JAKARTA-PT Prodia Widyahusada Tbk (PRDA) selama enam bulan pertama tahun ini, mampu membukukan laba bersih mencapai Rp301,02 miliar.
Padahal di Semester I-2020 perseroan masih mencatatkan rugi bersih sebesar Rp12,1 miliar.
Berdasarkan laporan keuangan yang dipublikasi di Jakarta, Rabu (4/8), perolehan laba bersih PRDA tersebut ditopang oleh jumlah pendapatan bersih perseroan di Semester I-2021 yang melonjak menjadi Rp1,24 triliun dari Rp657,29 miliar pada periode yang sama di 2020.
Seiring dengan peningkatan pendapatan, selama enam bulan pertama tahun ini jumlah beban pokok pendapatan meningkat menjadi Rp471,42 miliar dari Rp319,45 miliar di Semester I-2020.
Maka, laba bruto PRDA pada paruh pertama tahun ini menjadi sebesar Rp766,94 miliar.
Sementara itu laba usaha PRDA di Semester I-2021 tercatat sebesar Rp365,54 miliar atau berbalik positif dibanding Semester I-2020 yang mengalami rugi usaha mencapai Rp36,88 miliar.

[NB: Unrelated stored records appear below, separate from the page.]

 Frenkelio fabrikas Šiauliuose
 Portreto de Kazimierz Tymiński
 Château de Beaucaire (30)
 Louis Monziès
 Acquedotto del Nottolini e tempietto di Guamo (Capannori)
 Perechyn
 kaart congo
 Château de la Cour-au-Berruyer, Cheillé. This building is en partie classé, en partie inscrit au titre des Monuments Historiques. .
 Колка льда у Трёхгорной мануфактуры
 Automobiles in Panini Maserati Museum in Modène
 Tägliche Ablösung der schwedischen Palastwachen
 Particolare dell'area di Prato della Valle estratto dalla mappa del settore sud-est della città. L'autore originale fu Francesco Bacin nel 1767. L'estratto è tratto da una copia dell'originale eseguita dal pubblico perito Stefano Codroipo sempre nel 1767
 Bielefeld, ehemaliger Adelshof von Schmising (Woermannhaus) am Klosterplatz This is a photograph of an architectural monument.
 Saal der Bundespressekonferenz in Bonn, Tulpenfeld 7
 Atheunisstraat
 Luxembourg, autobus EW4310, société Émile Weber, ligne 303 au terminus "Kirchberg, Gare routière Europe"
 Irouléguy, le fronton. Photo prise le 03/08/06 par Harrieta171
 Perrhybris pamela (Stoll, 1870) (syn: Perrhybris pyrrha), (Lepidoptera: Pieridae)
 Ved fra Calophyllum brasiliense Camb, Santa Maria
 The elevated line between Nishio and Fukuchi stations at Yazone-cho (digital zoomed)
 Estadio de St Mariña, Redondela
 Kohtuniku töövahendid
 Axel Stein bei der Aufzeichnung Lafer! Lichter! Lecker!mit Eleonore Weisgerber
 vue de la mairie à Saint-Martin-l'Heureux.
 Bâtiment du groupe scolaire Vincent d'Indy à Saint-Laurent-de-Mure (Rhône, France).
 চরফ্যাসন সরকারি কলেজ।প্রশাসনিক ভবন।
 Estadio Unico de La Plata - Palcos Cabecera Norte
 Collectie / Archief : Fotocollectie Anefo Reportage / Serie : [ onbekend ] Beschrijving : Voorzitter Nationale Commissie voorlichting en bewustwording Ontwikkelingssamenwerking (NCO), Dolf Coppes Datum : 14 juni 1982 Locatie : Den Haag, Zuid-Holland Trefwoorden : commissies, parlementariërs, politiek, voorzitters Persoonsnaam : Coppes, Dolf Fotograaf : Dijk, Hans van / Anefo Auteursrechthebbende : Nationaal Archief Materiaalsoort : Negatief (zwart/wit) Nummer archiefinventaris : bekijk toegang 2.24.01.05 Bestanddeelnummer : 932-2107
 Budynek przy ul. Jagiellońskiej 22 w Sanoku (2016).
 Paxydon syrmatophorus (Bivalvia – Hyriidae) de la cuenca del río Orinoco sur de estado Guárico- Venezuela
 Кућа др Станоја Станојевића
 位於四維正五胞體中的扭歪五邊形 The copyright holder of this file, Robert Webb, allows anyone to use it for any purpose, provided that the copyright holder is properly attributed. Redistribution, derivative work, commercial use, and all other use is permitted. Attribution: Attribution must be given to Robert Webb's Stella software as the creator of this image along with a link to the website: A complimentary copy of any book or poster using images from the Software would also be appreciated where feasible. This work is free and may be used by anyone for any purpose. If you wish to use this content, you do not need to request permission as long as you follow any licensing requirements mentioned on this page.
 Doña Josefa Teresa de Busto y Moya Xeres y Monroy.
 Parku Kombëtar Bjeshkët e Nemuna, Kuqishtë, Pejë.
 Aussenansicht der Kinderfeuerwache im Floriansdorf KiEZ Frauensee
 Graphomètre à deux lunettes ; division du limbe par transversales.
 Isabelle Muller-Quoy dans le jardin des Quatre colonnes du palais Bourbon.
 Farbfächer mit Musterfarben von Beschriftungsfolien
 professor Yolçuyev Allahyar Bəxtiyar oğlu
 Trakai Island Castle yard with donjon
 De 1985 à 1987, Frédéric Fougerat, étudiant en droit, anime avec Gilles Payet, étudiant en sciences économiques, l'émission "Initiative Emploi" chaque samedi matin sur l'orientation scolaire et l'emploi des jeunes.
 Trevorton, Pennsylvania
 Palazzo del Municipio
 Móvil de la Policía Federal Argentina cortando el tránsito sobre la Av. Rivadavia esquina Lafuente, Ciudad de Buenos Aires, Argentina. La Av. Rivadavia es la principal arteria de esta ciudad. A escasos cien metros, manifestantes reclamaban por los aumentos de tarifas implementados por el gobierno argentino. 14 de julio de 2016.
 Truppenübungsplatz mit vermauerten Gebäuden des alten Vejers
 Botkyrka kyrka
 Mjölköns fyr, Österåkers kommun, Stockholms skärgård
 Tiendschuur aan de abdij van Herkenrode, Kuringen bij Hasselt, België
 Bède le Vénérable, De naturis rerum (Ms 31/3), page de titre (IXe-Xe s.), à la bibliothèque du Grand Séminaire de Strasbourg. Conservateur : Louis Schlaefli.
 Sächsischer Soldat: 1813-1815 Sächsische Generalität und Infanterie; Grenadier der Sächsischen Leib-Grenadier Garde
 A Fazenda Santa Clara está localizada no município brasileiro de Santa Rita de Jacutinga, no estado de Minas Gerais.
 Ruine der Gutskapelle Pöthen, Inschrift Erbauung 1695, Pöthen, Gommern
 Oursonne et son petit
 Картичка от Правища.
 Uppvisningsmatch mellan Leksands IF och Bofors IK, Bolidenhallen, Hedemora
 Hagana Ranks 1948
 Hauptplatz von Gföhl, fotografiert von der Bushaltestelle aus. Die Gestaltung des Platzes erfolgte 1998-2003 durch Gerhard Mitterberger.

Selama enam bulan pertama tahun ini, pendapatan keuangan Prodia sebesar Rp17,36 miliar, sedangkan beban keuangan senilai Rp1,74 miliar.
Sehingga, pada paruh pertama 2021 jumlah laba sebelum pajak yang dihasilkan perseroan menjadi sebesar Rp381,15 miliar atau berbanding terbalik dengan kinerja di Semester I-2020 yang mencatatkan rugi sebelum pajak sebesar Rp16,8 miliar.